There is so much content about AI it’s a little mind-numbing to type out. I am going to apologize ahead of time for any sarcastic AI-related comments, two days of non-stop Copilot are taking a bit of a toll.

Keynote #

Cloud in the Era of AI #

The opening keynote for the day was led by the VP of Cloud and AI, Scott Guthrie. He opened by stating that Microsoft’s goals was to build productivity and capability for all businesses, and also to provide tools for businesses to make their own AI.

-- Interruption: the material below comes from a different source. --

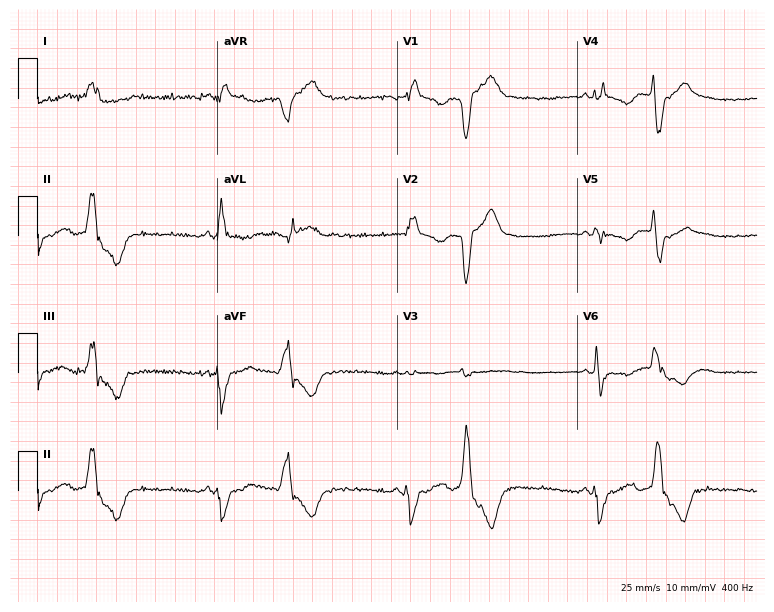
Electrocardiogram, a female, 56 years old. Interpretation includes right bundle branch block, left bundle branch block.
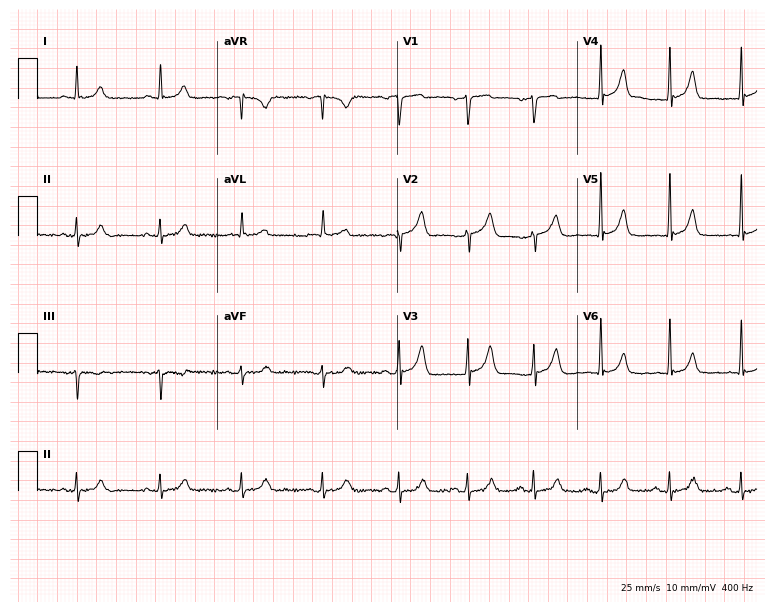
Resting 12-lead electrocardiogram (7.3-second recording at 400 Hz). Patient: a 63-year-old man. None of these six findings is recorded: first-degree AV block, right bundle branch block, left bundle branch block, sinus bradycardia, atrial fibrillation, sinus tachycardia.

The second goal seems really obvious with the “Copilot for everything” narrative you see everywhere at Ignite this year. But it’s also worth noting that the productivity and capability emphasis is really notable in demonstrations and the statistics they show when discussing their early copilot adopters. While they kind of gloss over the complexity for using AI on your internal company data, it doesn’t seem like an exaggeration when they report a 60-75% reduction in mundane tasks and an associate increase in feelings of value for people trialing copilot.

The ability to skip the bulk of writing an email, or generate a starting template for a script or section of code is both simple and attainable for anyone. I haven’t used any sort of generative AI service much up to this point, but after the (numerous) demonstrations this week, I’m asking myself why I’m not using it for these sorts of simple tasks.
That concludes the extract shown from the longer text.